Results obtained from Table 10 and Fig. 1 confirmed that the highest number of amplicons were showed in primers SR-05 and SR-06 where they achieved 27 fragments for both of them; besides, they revealed the biggest polymorphism percentages (96.29% and 85.18%) for them, respectively, while the SR-11 primer recorded the lowest number of amplicons (10) and polymorphism (40%). These results confirmed that the previous primers succeeded for determining the molecular differences among the ten sorghum genotypes which were considered as a taxonomic basic for drought resistance in this regard. Similar results were in agreement with those reported by El-Mouhamady et al. (2014D), Esmail et al. (2016), Ramadan et al. (2016), Khatab et al. (2017), and Khatab et al. (2019).
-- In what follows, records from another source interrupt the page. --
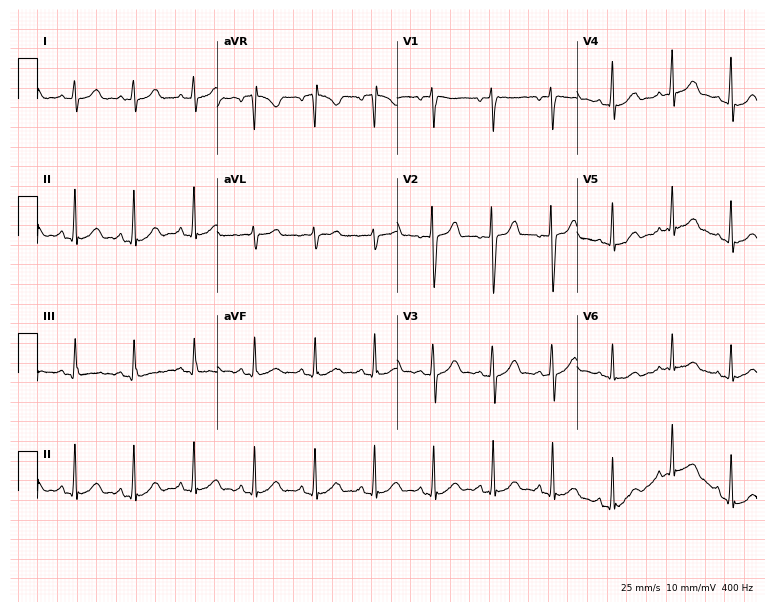
Standard 12-lead ECG recorded from a 31-year-old female patient (7.3-second recording at 400 Hz). Read as a normal ECG.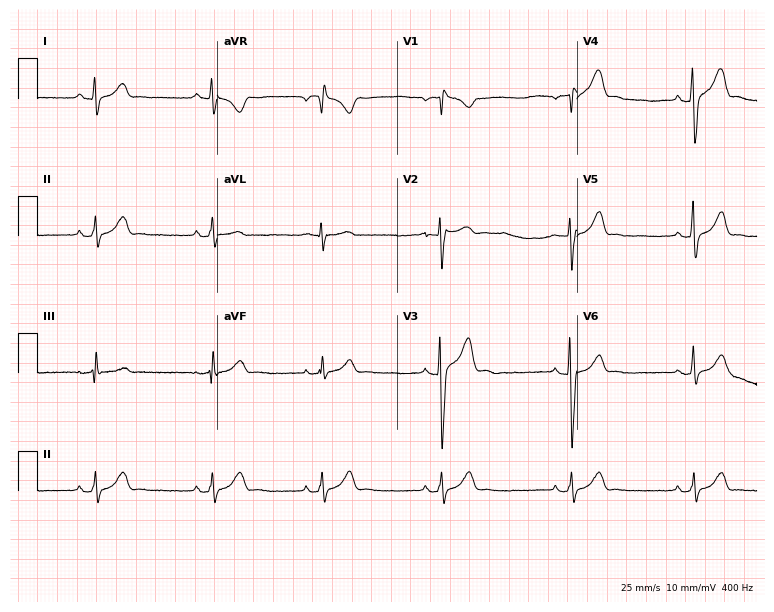
Resting 12-lead electrocardiogram. Patient: a man, 28 years old. The tracing shows sinus bradycardia (a sinus rate of 50 beats per minute or less).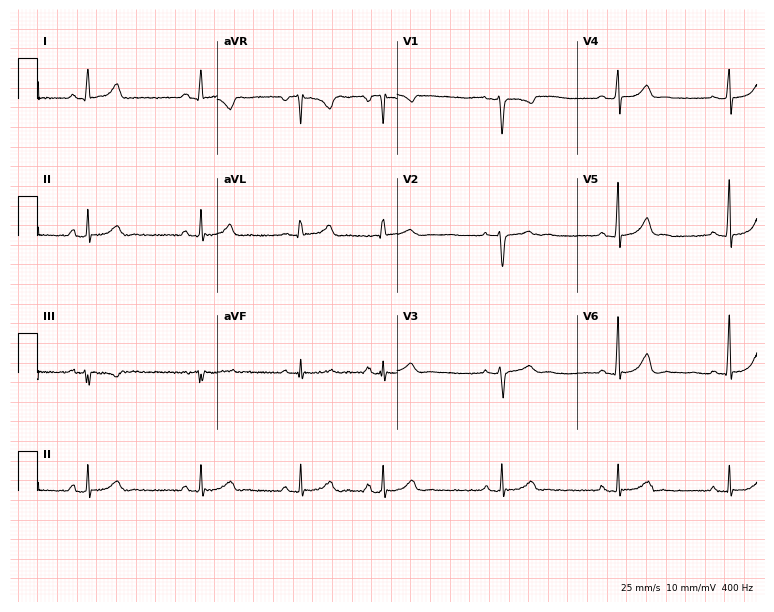
12-lead ECG (7.3-second recording at 400 Hz) from a woman, 30 years old. Labelled as a normal ECG.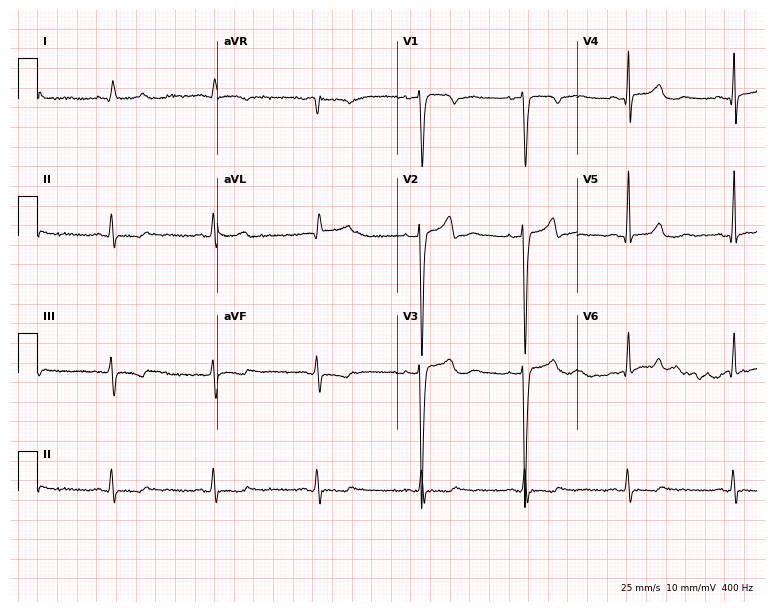
12-lead ECG from a male patient, 72 years old. No first-degree AV block, right bundle branch block, left bundle branch block, sinus bradycardia, atrial fibrillation or sinus tachycardia recorded for this tracing.

Molecular markers using ISSR analysis have succeeded in determining the specific markers responsible for the differentiation among the ten sorghum genotypes, noting that these specific markers have been considered as a taxonomic basis among the recent entries and a major cause of bearing these genotypes for water deficit conditions (Tables 11 and 12). These results were obtained by Ramadan et al. (2016), Esmail et al. (2016), Eldessouky et al. (2016), Khatab et al. (2017), and Khatab et al. (2019).

It is noted that the genetic similarity observed between P4 and P5, H4 and H5, and P5 and H1 recorded the best and highest relationships which indicated that P4, P5, H1, H4, and H5 genotypes are considered very genetically close from each other and can be used in breeding programs to develop and improve water deficit resistance in sorghum plants under Egyptian conditions (Table 13) (Esmail et al. 2016, Ramadan et al. 2016, Khatab et al. 2017, and Khatab et al. 2019).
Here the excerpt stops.